As an aside, TDD and refactoring also aren't as mature in C++ (vs Java, C# and
Javascript).

------
Davidbrcz
Some good C++98 books :

\- Accelerated C++: Practical Programming. A good quick tour of C++98

\- Effective C++, More Effective C++,Exceptional C++, C++ Coding Standard

Many patterns to follow or be aware of.
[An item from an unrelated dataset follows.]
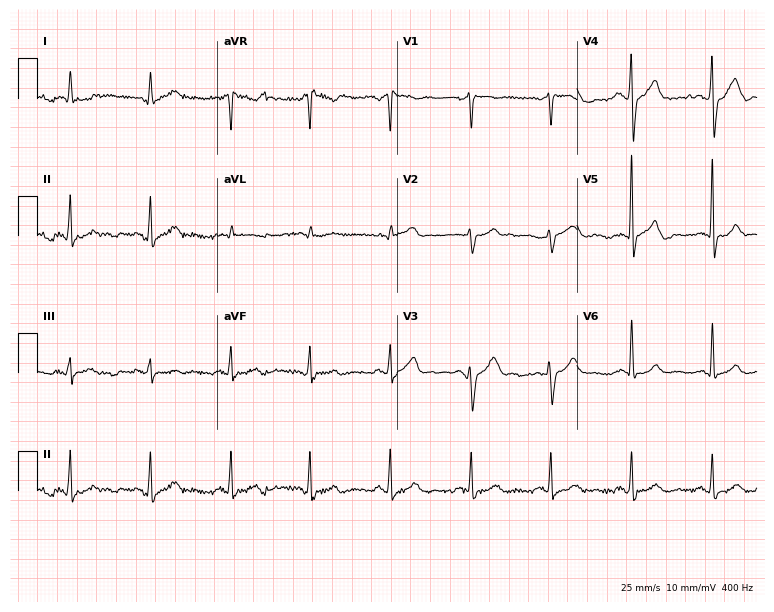
Electrocardiogram, a male, 69 years old. Overall reading on record: normal ECG.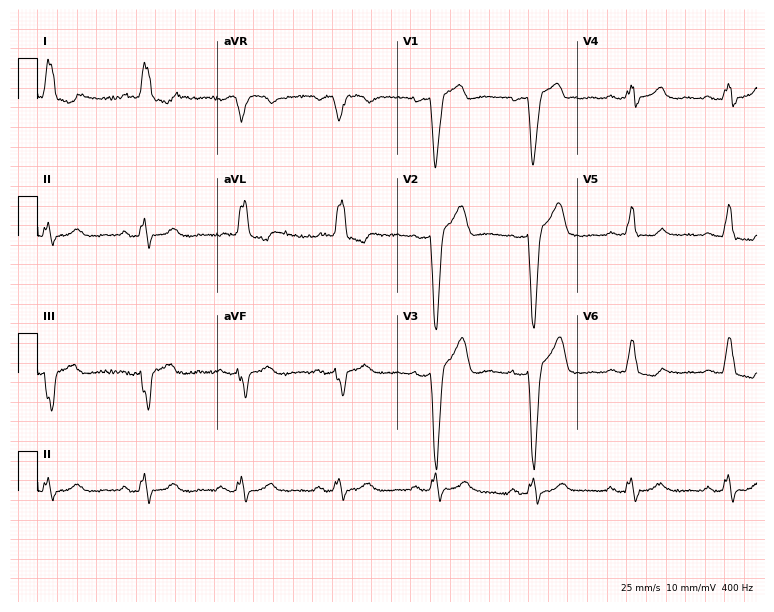
ECG — a man, 88 years old. Findings include left bundle branch block.

More generally, any book by Herb
Sutter.

Good recent books (msut have !!):

\- Effective Modern C++ (same as previous, but more focused on C++11 and 14)

\- Programming: Principles and Practice Using C++ (A general introduction book
by Stroustrup on programming using C++)

\- C++ Primer (The spiriual son of Accelerated C++, the best introduction book
about C++ I know)

The textbook and more specific books :

\- The C++ Programming Language (the ultimate C++ textbook)
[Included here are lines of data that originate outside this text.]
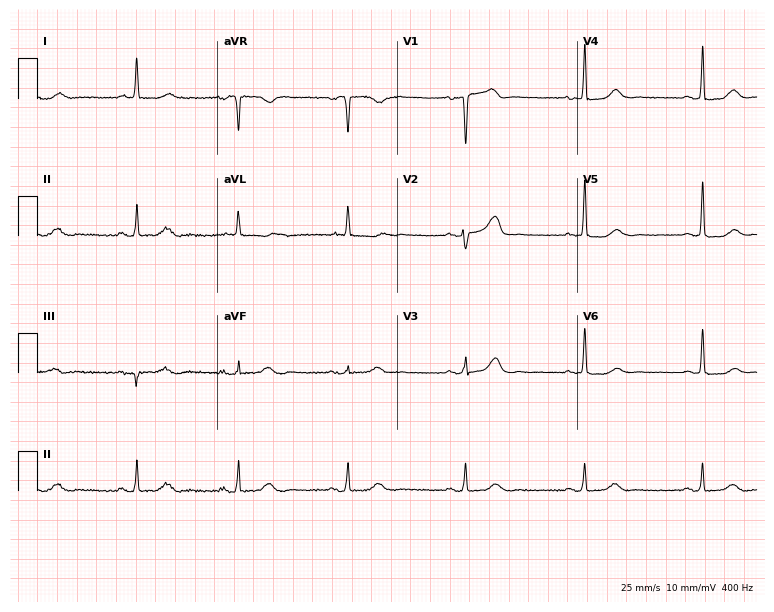
Resting 12-lead electrocardiogram. Patient: a woman, 64 years old. None of these six findings is recorded: first-degree AV block, right bundle branch block, left bundle branch block, sinus bradycardia, atrial fibrillation, sinus tachycardia. Findings outside these six are not listed.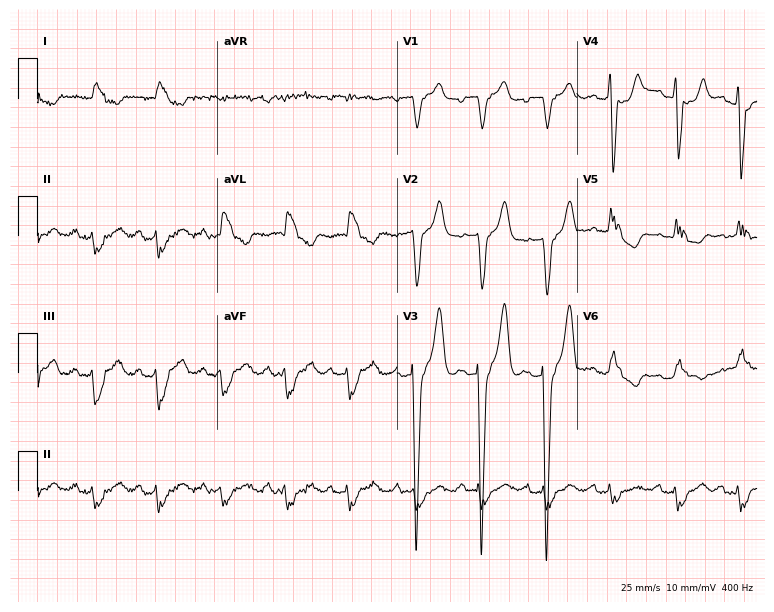
ECG (7.3-second recording at 400 Hz) — an 84-year-old man. Findings include first-degree AV block, left bundle branch block.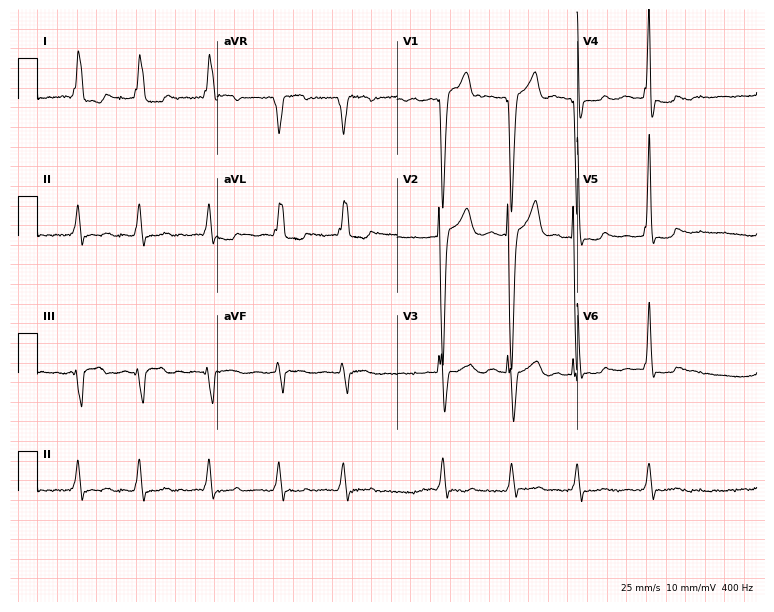
Standard 12-lead ECG recorded from a female, 71 years old. The tracing shows left bundle branch block (LBBB), atrial fibrillation (AF).

\- C++ Template the complete Guide (focused on templates)

\- C++ Concurrency in Action (focused on threading)

In a second time, have also a look at some libraries like boost (many specific
purpose components), Qt (huge framework for making GUI), Poco.

\- Website [https://isocpp.org/](https://isocpp.org/) (the official website
for the language).

\- Have a look at usenet (comp.lang.c++ and comp.lang.c++.moderated), CppCon's
videos, Meeting C++ videos and Channel 9